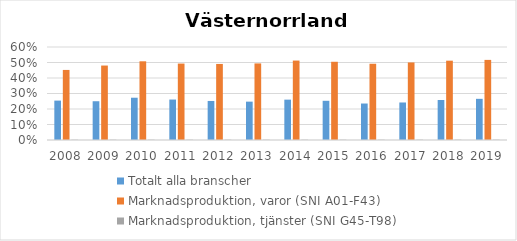
| Category | Totalt alla branscher | Marknadsproduktion, varor (SNI A01-F43) | Marknadsproduktion, tjänster (SNI G45-T98) |
|---|---|---|---|
| 2008 | 0.254 | 0.452 | 0.002 |
| 2009 | 0.25 | 0.48 | 0.002 |
| 2010 | 0.273 | 0.508 | 0.002 |
| 2011 | 0.261 | 0.493 | 0.002 |
| 2012 | 0.252 | 0.491 | 0.002 |
| 2013 | 0.247 | 0.494 | 0.002 |
| 2014 | 0.26 | 0.512 | 0.002 |
| 2015 | 0.253 | 0.505 | 0.002 |
| 2016 | 0.235 | 0.492 | 0.002 |
| 2017 | 0.242 | 0.5 | 0.002 |
| 2018 | 0.258 | 0.512 | 0.002 |
| 2019 | 0.266 | 0.517 | 0.002 |
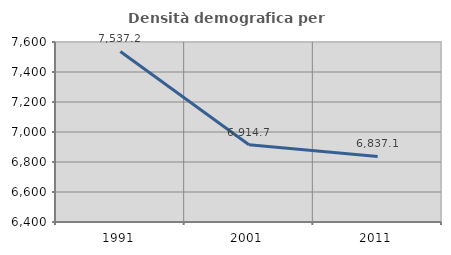
| Category | Densità demografica |
|---|---|
| 1991.0 | 7537.153 |
| 2001.0 | 6914.693 |
| 2011.0 | 6837.147 |
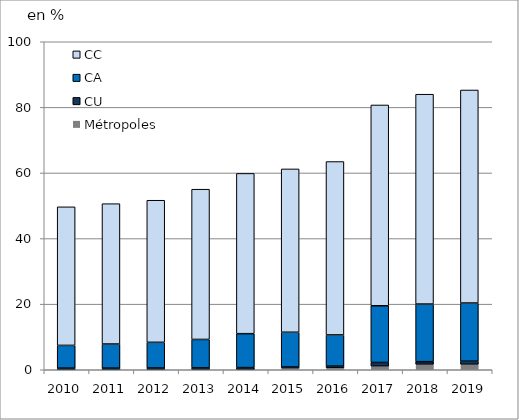
| Category | Métropoles | CU | CA | CC |
|---|---|---|---|---|
| 2010.0 | 0 | 0.498 | 6.932 | 42.244 |
| 2011.0 | 0 | 0.5 | 7.349 | 42.786 |
| 2012.0 | 0.039 | 0.504 | 7.826 | 43.317 |
| 2013.0 | 0.041 | 0.529 | 8.673 | 45.806 |
| 2014.0 | 0.047 | 0.606 | 10.35 | 48.858 |
| 2015.0 | 0.516 | 0.328 | 10.595 | 49.789 |
| 2016.0 | 0.63 | 0.485 | 9.505 | 52.861 |
| 2017.0 | 1.106 | 1.106 | 17.299 | 61.216 |
| 2018.0 | 1.663 | 0.792 | 17.577 | 63.975 |
| 2019.0 | 1.669 | 0.954 | 17.727 | 64.944 |
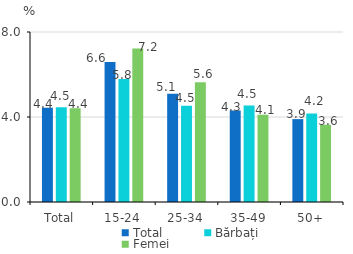
| Category | Total | Bărbați | Femei |
|---|---|---|---|
| Total | 4.432 | 4.458 | 4.408 |
| 15-24 | 6.591 | 5.788 | 7.227 |
| 25-34 | 5.096 | 4.529 | 5.634 |
| 35-49 | 4.306 | 4.537 | 4.101 |
| 50+ | 3.901 | 4.168 | 3.636 |
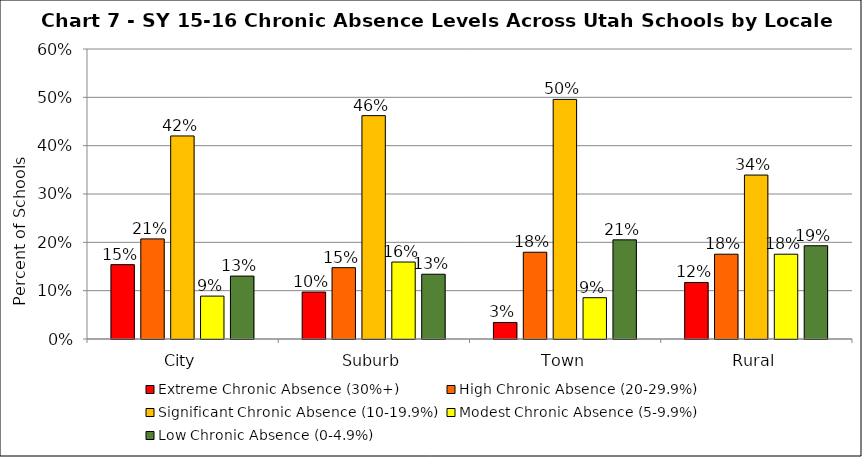
| Category | Extreme Chronic Absence (30%+) | High Chronic Absence (20-29.9%) | Significant Chronic Absence (10-19.9%) | Modest Chronic Absence (5-9.9%) | Low Chronic Absence (0-4.9%) |
|---|---|---|---|---|---|
| 0 | 0.154 | 0.207 | 0.42 | 0.089 | 0.13 |
| 1 | 0.097 | 0.148 | 0.462 | 0.159 | 0.134 |
| 2 | 0.034 | 0.179 | 0.496 | 0.085 | 0.205 |
| 3 | 0.117 | 0.175 | 0.339 | 0.175 | 0.193 |

#### Assignment
Your task is to return the lines above, from the first one up to and including the line containing "17.727 | 64.944 |", minus any pictures.

#### Answer to this task
| Category | Totalt alla branscher | Marknadsproduktion, varor (SNI A01-F43) | Marknadsproduktion, tjänster (SNI G45-T98) |
|---|---|---|---|
| 2008 | 0.254 | 0.452 | 0.002 |
| 2009 | 0.25 | 0.48 | 0.002 |
| 2010 | 0.273 | 0.508 | 0.002 |
| 2011 | 0.261 | 0.493 | 0.002 |
| 2012 | 0.252 | 0.491 | 0.002 |
| 2013 | 0.247 | 0.494 | 0.002 |
| 2014 | 0.26 | 0.512 | 0.002 |
| 2015 | 0.253 | 0.505 | 0.002 |
| 2016 | 0.235 | 0.492 | 0.002 |
| 2017 | 0.242 | 0.5 | 0.002 |
| 2018 | 0.258 | 0.512 | 0.002 |
| 2019 | 0.266 | 0.517 | 0.002 |
| Category | Densità demografica |
|---|---|
| 1991.0 | 7537.153 |
| 2001.0 | 6914.693 |
| 2011.0 | 6837.147 |
| Category | Métropoles | CU | CA | CC |
|---|---|---|---|---|
| 2010.0 | 0 | 0.498 | 6.932 | 42.244 |
| 2011.0 | 0 | 0.5 | 7.349 | 42.786 |
| 2012.0 | 0.039 | 0.504 | 7.826 | 43.317 |
| 2013.0 | 0.041 | 0.529 | 8.673 | 45.806 |
| 2014.0 | 0.047 | 0.606 | 10.35 | 48.858 |
| 2015.0 | 0.516 | 0.328 | 10.595 | 49.789 |
| 2016.0 | 0.63 | 0.485 | 9.505 | 52.861 |
| 2017.0 | 1.106 | 1.106 | 17.299 | 61.216 |
| 2018.0 | 1.663 | 0.792 | 17.577 | 63.975 |
| 2019.0 | 1.669 | 0.954 | 17.727 | 64.944 |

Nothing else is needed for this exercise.